In Chapter 5, the issue of domestic violence is explored, using women’s narratives from the present study and reports from the media. In particular, the author cites a high-profile divorce case (successful businessman Li Yang versus his ex-wife Kim Lee) to show that in the absence of specific law, women in China are subject to in-marriage abuse and women’s weak property rights often prevent them from claiming legitimate shares of real-estate wealth. The author ascribes this to weak State protection and the traditional family collectivism in which revealing family conflict is seen as bringing shame to the whole family.

However, the author argues that Chinese women are not completely powerless.
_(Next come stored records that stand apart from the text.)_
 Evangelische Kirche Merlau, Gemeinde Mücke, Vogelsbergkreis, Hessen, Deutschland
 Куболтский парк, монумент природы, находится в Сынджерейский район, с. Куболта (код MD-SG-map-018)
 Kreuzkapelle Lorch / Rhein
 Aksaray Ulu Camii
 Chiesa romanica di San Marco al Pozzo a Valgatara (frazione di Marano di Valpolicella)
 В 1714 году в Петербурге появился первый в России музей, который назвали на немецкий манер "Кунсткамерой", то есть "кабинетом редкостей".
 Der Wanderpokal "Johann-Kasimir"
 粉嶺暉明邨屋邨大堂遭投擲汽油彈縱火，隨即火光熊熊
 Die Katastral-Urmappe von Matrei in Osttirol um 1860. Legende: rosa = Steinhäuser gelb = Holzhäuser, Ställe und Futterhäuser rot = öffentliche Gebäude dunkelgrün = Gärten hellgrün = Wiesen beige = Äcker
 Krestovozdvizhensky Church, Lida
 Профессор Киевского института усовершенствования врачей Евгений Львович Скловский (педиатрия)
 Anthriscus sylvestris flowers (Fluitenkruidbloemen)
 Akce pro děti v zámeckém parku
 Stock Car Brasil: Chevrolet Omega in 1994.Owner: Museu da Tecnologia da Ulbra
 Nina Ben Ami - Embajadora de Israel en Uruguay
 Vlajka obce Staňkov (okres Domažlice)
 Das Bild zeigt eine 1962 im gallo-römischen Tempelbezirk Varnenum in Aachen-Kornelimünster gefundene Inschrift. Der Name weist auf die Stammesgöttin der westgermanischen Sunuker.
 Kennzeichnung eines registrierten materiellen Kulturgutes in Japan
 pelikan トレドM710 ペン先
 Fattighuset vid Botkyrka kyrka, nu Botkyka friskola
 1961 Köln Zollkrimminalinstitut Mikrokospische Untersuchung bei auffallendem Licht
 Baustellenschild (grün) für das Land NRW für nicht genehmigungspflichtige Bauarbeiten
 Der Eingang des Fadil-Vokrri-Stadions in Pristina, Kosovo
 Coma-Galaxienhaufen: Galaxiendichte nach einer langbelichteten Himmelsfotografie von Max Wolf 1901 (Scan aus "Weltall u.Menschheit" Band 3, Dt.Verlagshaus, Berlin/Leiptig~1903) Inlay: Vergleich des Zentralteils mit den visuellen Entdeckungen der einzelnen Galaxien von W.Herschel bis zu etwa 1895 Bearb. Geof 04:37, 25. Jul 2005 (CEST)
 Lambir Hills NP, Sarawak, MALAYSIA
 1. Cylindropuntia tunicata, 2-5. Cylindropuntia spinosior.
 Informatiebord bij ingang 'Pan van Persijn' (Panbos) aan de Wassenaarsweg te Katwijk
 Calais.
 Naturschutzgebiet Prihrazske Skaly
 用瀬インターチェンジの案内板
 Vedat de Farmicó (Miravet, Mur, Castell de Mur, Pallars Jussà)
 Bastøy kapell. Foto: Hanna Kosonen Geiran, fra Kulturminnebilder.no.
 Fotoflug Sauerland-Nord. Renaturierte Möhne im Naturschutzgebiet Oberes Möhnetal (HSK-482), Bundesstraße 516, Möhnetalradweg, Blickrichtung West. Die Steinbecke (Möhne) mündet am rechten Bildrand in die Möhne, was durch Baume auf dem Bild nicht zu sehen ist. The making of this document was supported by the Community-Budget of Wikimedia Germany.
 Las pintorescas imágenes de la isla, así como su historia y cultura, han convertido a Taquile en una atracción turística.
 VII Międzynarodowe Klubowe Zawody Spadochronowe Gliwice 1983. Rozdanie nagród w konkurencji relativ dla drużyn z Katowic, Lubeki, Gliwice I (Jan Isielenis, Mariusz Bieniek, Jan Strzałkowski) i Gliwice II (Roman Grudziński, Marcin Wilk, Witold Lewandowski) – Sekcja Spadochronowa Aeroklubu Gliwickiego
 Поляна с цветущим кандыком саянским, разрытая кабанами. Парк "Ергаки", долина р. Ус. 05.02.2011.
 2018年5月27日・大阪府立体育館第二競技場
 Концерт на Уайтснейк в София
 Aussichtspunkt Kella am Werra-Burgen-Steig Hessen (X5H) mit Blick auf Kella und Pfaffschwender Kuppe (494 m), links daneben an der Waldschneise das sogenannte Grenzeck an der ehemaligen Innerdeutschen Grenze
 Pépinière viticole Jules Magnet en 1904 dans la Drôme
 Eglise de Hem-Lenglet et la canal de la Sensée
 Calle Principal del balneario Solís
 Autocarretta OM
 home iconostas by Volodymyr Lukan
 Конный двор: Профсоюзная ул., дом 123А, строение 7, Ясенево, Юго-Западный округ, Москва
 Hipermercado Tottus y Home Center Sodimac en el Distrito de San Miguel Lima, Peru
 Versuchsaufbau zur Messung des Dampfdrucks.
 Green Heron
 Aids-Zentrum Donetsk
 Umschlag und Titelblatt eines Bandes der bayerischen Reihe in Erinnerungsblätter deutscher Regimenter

In Chapter 6, entitled “Fighting Back”, Fincher shows how feminist activists in China have engaged in various public campaigns to promote anti-discrimination and lobby for greater legal protection. In this final chapter of the book, the theme of “leftover women” is re-visited. The author acknowledges that some single, educated, urban women in the study demonstrated a high level of independence and autonomy; for example, in some large cities such as Shanghai, there may be “a long-term move away from the traditional model of universal marriage” (p. 188).

Methodologically, this study used an unusual approach to sampling; that is, participants were self-selected through following Fincher’s account on Sina Weibo (China’s equivalent of Twitter). While this sample may not be representative of everyday Chinese women, this method seems to have helped the author to generate a large amount of valuable data that are difficult to access otherwise. Specifically, data were collected at two stages. At the first stage, a short survey was conducted with a sample of 283 account followers, covering questions about the participant’s identity, home-buying aspirations and how financial contributions were divided. At the second stage, 60 in-depth interviews were conducted with both men and women from three cities: Beijing, Shanghai and Xi’an. Although the study used a mixed-method approach for data collection, it seems the majority of the findings were drawn from its qualitative research.

The strength of the book rests in its large amount of empirical data and the author’s extensive online research. Fincher’s personal background, a bilingual speaker who has an American father and a Chinese mother, gives her the benefits of both worlds – a personal understanding of the Chinese culture and critiques from a liberal feminist perspective. Thus, this book offers a comprehensive overview of the pressure and frustration that many Chinese women experience before and after getting married. However, while all the chapters are committed to a central theme of gender inequality in China, the book lacks a holistic argument that could take the reader through the book. In addition, the title “Leftover Women” failed to capture all the themes that emerged from the findings. Finally, it could be argued that more analysis and criticality could have been achieved by adopting greater theoretical depth throughout. With a background in journalism, the author has an enjoyable story-telling style. However, as references are only provided in the end and not directly linked to the arguments in chapters, it leaves the impression that some claims are unsubstantiated.

Nevertheless, the book provides valuable insights into the causes of many issues linked to gender inequality, issues which have often been brushed aside within the discussions of China’s economic achievement over the past three decades. While the picture depicted here may not be very encouraging, the author has given a voice to a group of Chinese women who had not been heard by a global audience. For readers of Gender in Management: An International Journal, this book offers an understanding about how gender and culture are inextricably linked in a masculine society and how perpetual teaching and discourse continue to legitimate discriminative practices against women.